Make an exact copy of the lines from the one containing "sample: Macrophage cells" through the end of the records below, and leave out every picture.

···

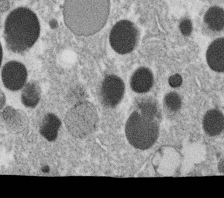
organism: C. elegans
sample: C. elegans oocyte; sperm cells
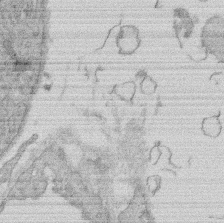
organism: Rat
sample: Salivary granule
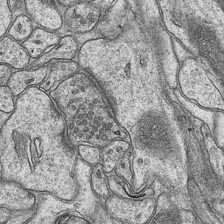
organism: Mouse
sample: CA1 Hippocampus
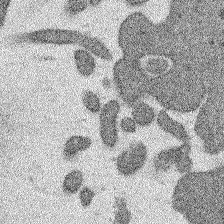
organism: Human
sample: HeLa cells
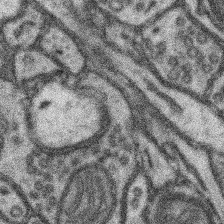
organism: Mouse
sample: Somatosensory cortex neuropil
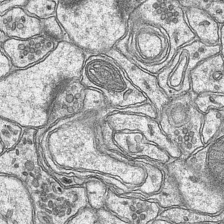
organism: Mouse
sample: CA1 Hippocampus
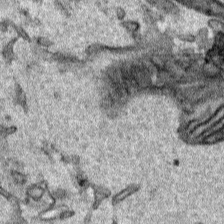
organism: Human
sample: Mitochondria in HCT116 cells
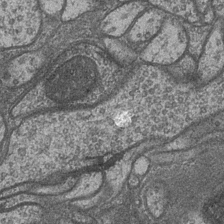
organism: Drosophila
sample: Optic medulla
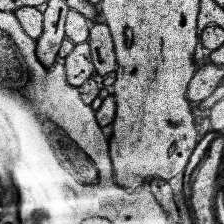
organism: Human
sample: Temporal Lobe
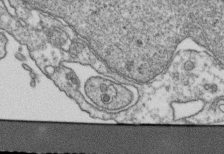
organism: Human
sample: Activated Jurkat CD4+ T cells
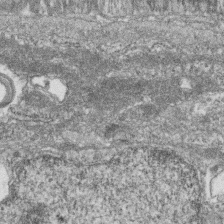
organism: Zebrafish
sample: Cilia; retinal pigment epithelium
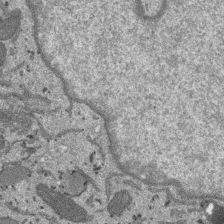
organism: Human
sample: Lung epithelial cells infected with SARS-CoV-2
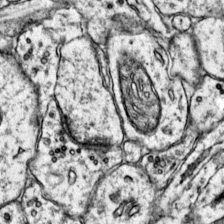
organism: Mouse
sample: Primary visual cortex
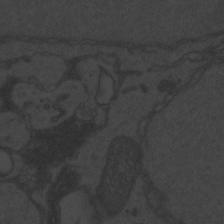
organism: Zebrafish
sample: Macrophage infected with Toxoplasma gondii
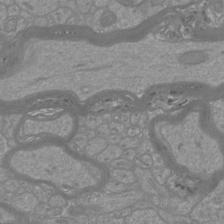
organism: Mouse
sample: Cortical neurons
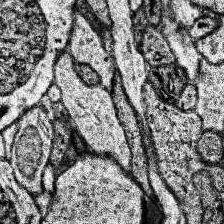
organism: Human
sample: Temporal Lobe
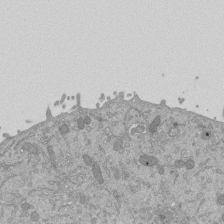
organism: Mouse
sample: ED-1 cell nuclei; centrioles
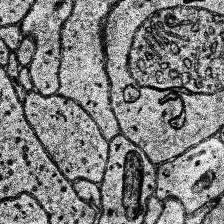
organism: Human
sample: Temporal Lobe
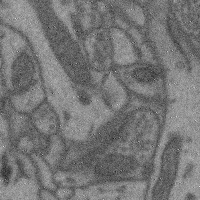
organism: Mouse
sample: Cerebral cortex
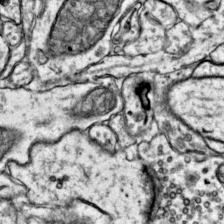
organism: Mouse
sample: Primary visual cortex
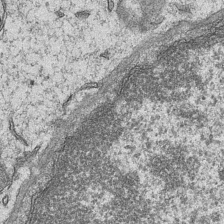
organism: Mouse
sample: CA1 Hippocampus
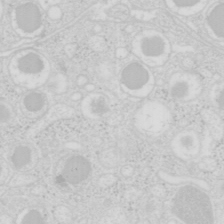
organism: Mouse
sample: Pancreas
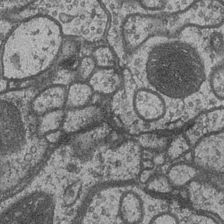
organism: Drosophila
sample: Optic medulla
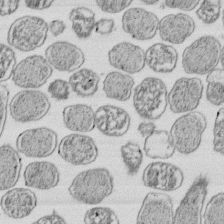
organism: E. coli
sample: Bacterial nucleoid
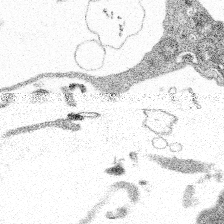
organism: Spongilla lacustris
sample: Multiple
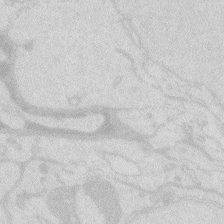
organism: Zebrafish
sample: Macrophage
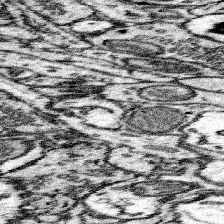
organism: Mouse
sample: Somatosensory cortex neuropil
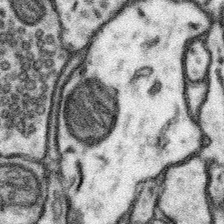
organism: Mouse
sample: Somatosensory cortex neuropil
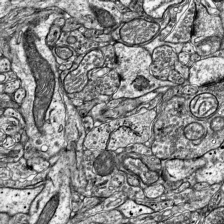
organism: Mouse
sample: Visual Cortex
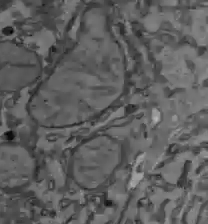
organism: C57BL Mouse
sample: Liver
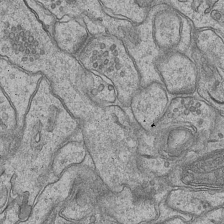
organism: Mouse
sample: CA1 Hippocampus
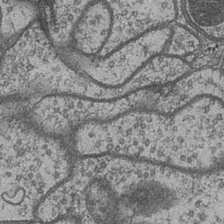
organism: Drosophila
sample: Optic medulla
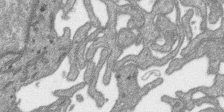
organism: Human
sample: Lung epithelial cells infected with SARS-CoV-2
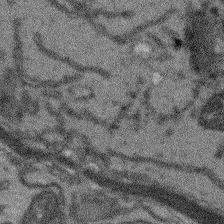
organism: Arabidopsis thaliana
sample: Root tip
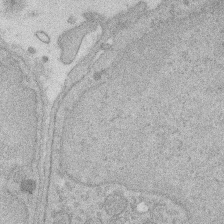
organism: Rat
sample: Salivary granule
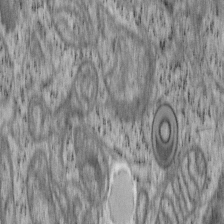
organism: Human
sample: HeLa cells
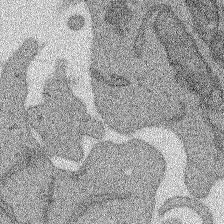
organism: Human
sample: HeLa cells
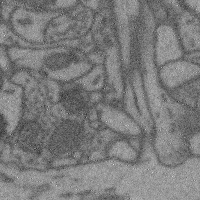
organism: Mouse
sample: Cerebral cortex
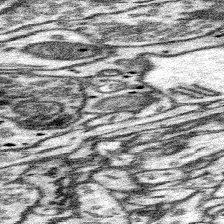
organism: Mouse
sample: Somatosensory cortex neuropil
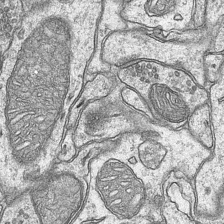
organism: Mouse
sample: CA1 Hippocampus
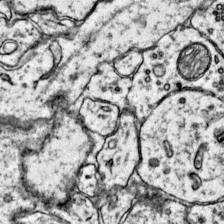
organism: Mouse
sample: Primary visual cortex
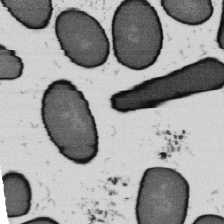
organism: B. subtilis
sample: Bacterial spore
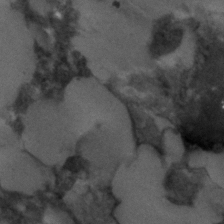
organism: C. elegans
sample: C. elegans embryo
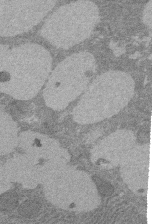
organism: Rat
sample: Salivary granule
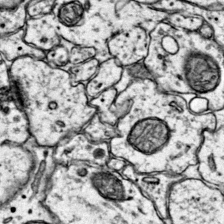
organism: Mouse
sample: Primary visual cortex
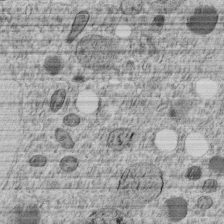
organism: C. elegans
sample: C. elegans embryo early stage
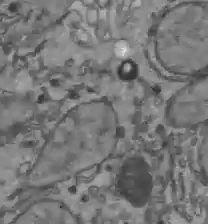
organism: C57BL Mouse
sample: Liver
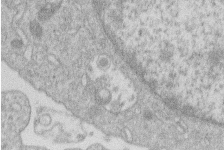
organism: Human
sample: Macrophage cells
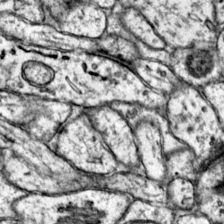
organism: Mouse
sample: Primary visual cortex
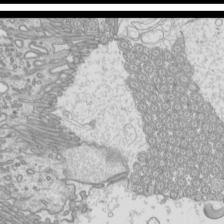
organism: Mouse
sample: Cilia; mouse epididymis
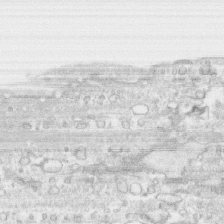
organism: Human
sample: CRL-1474
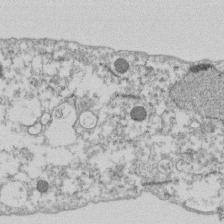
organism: Dictyostelium discoideum
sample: Dictyostelium multivesicular bodies
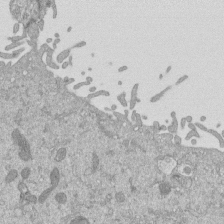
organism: Mouse
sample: ED-1 cell nuclei; centrioles
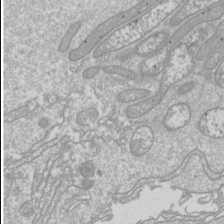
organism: Drosophila
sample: Cell division; meiosis; drosophila spermatocytes
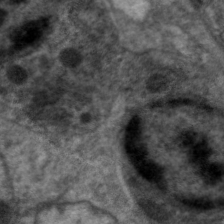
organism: C. elegans
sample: Pharynx
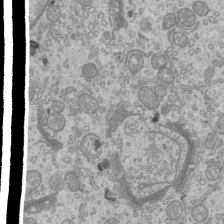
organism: Mouse
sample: Cilia; mouse epididymis
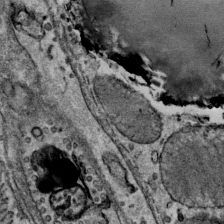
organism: Mouse
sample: Mouse Salivary gland
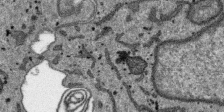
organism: Human
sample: Lung epithelial cells, uninfected (mock) control
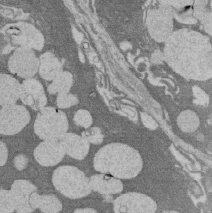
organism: Rat
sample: Salivary granule
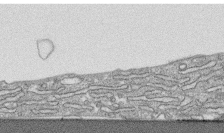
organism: Human
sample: CRL-1474
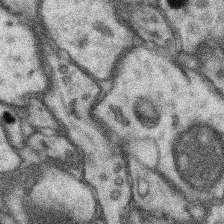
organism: Mouse
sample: Somatosensory cortex neuropil
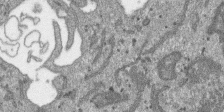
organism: Human
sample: Lung epithelial cells infected with SARS-CoV-2

···

* _Exercise solution_:
sample: Macrophage cells
organism: Mouse
sample: Primary visual cortex
organism: Mouse
sample: Cilia; mouse epididymis
organism: Human
sample: CRL-1474
organism: Dictyostelium discoideum
sample: Dictyostelium multivesicular bodies
organism: Mouse
sample: ED-1 cell nuclei; centrioles
organism: Drosophila
sample: Cell division; meiosis; drosophila spermatocytes
organism: C. elegans
sample: Pharynx
organism: Mouse
sample: Cilia; mouse epididymis
organism: Mouse
sample: Mouse Salivary gland
organism: Human
sample: Lung epithelial cells, uninfected (mock) control
organism: Rat
sample: Salivary granule
organism: Human
sample: CRL-1474
organism: Mouse
sample: Somatosensory cortex neuropil
organism: Human
sample: Lung epithelial cells infected with SARS-CoV-2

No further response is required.